You are a bit on the light side so if you try to bulk up with you'r diet that will certainly help aswell. 
One thing I did a while back was to switch up from barbell to dumbbells. Do all you'r pressing with dumbbells, flat, incline, decline, pull overs, dips, and I think you will notice a increase when you go back to barbell benching. 
For a long time I didnt worry about flat bench with barbell and when I came back to it I was amazed at the differance.
Besides that I personally feel with dumbells you have to use a lot more stabilizing muscles and that will help in more strength gains.


----------



## the_predator (Jul 23, 2012)

^These are all great suggestions. If you are stuck, you need to switch up your routine. Along with above statements you could also start doing floor presses, rack presses, and chain work. Just don't keep doing the same routine over and over. You have to change it up! Whether it is sets, reps, weight, exercises, rest between sets, etc, you have to keep the body(muscles) guessing.


----------



## vicious 13 (Jul 23, 2012)

Dumbbells that helped me tremendously I forgot about barbell for 2 or 3 months got up to the 95 lb Dumbbells then went back to barbell I went from 135 12 x to 185 12x I mix both in now and a lot of buddies that can go real heavy on barbell cant go heavy w Dumbbells so I like to rub that in I also worked a lot on form so I was able to explode but keep goo form


----------



## MakeItMethylated (Jul 23, 2012)

SVT03DAL said:


> Need more information than what you have given bro.  First things first...how does your diet look?  Are you eating enough calories/protein etc on a daily basis?



3000-3500 cals a day
Protein at least 1 gram per pound of body weight
Carbs like 300 a day


----------



## MakeItMethylated (Jul 23, 2012)

Roaddkingg said:


> As the guys prior mentioned triceps and back are great suggestions along with more protein in you'r diet.
> You are a bit on the light side so if you try to bulk up with you'r diet that will certainly help aswell.
> One thing I did a while back was to switch up from barbell to dumbbells. Do all you'r pressing with dumbbells, flat, incline, decline, pull overs, dips, and I think you will notice a increase when you go back to barbell benching.
> For a long time I didnt worry about flat bench with barbell and when I came back to it I was amazed at the differance.
> Besides that I personally feel with dumbells you have to use a lot more stabilizing muscles and that will help in more strength gains.
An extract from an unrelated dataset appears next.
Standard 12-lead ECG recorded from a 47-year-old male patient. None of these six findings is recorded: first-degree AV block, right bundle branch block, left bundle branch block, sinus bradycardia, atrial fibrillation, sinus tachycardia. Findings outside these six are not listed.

I like dumbells better anyway
 Did 60x12, 70x12, 75x6 today


----------



## MakeItMethylated (Jul 23, 2012)

vicious 13 said:


> Dumbbells that helped me tremendously I forgot about barbell for 2 or 3 months got up to the 95 lb Dumbbells then went back to barbell I went from 135 12 x to 185 12x I mix both in now and a lot of buddies that can go real heavy on barbell cant go heavy w Dumbbells so I like to rub that in I also worked a lot on form so I was able to explode but keep goo form



Yeah I'll stick with the dumbells for a little while or do 1 week db one week bar


----------



## Intense (Jul 23, 2012)

Switch to dumbells, weighted dips, strengthen your tris, get a spot if you dont have one so you can lift as heavy as possible.


----------



## MakeItMethylated (Jul 23, 2012)

CalebRM said:


> Switch to dumbells, weighted dips, strengthen your tris, get a spot if you dont have one so you can lift as heavy as possible.
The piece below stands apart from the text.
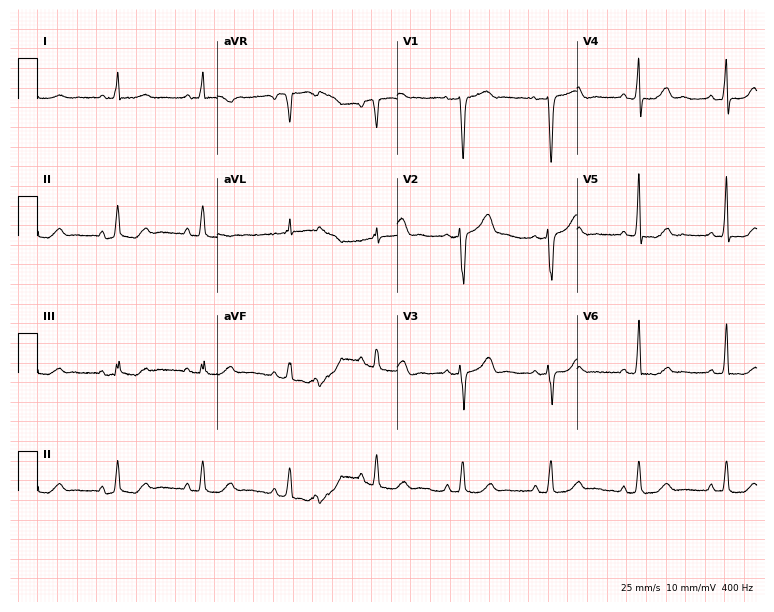
12-lead ECG (7.3-second recording at 400 Hz) from a female patient, 68 years old. Screened for six findings — first-degree AV block, right bundle branch block, left bundle branch block, sinus bradycardia, atrial fibrillation, sinus tachycardia — none is recorded. Only these six findings were labelled.

Tris are pretty strong already
Got 90 pound db up for 11 reps 
Not saying I'm supe strong but that's strong for a 140 pounder im guessing

Barbell bench press never seems to agree with me


----------



## SVT03DAL (Jul 24, 2012)

MakeItMethylated said:


> 3000-3500 cals a day
> Protein at least 1 gram per pound of body weight
> Carbs like 300 a day



How are you calculating this? I'm havign a hard time believing that at 140lbs you are consuming this macro content on a consisten/daily basis and not gaining weight, Case in point, your current calories/potein intake (with the exception of the carbs) is what I consume on a daily basis to MAINTAIN my current BW and condition at a 200-205lbs bodyweight.  I also rely on almost all whole food sources. What exactly do you consume on a daily basis to hit the numbers you claim?  Please be specific because it could be the reason for your lack of strenghth/weight increase.


----------



## PushAndPull (Jul 24, 2012)

The difference in strength between your DB and BB lifts is probably related to a difference in your ROM between the lifts.


----------



## ALBOB (Jul 24, 2012)

MakeItMethylated said:


> Tris are pretty strong already
> Got 90 pound db up for 11 reps
> Not saying I'm supe strong but that's strong for a 140 pounder im guessing
> 
> *Barbell bench press never seems to agree with me*



Then don't do it.  Seriously, some guys think they HAVE to do barbell presses or the world will stop spinning.  Screw that, if something's not working for you, don't waste your time with it.  Find what works and stick with it..............until it stops working.


----------



## SVT03DAL (Jul 25, 2012)

ALBOB said:


> Then don't do it. Seriously, some guys think they HAVE to do barbell presses or the world will stop spinning. Screw that, if something's not working for you, don't waste your time with it. Find what works and stick with it..............until it stops working.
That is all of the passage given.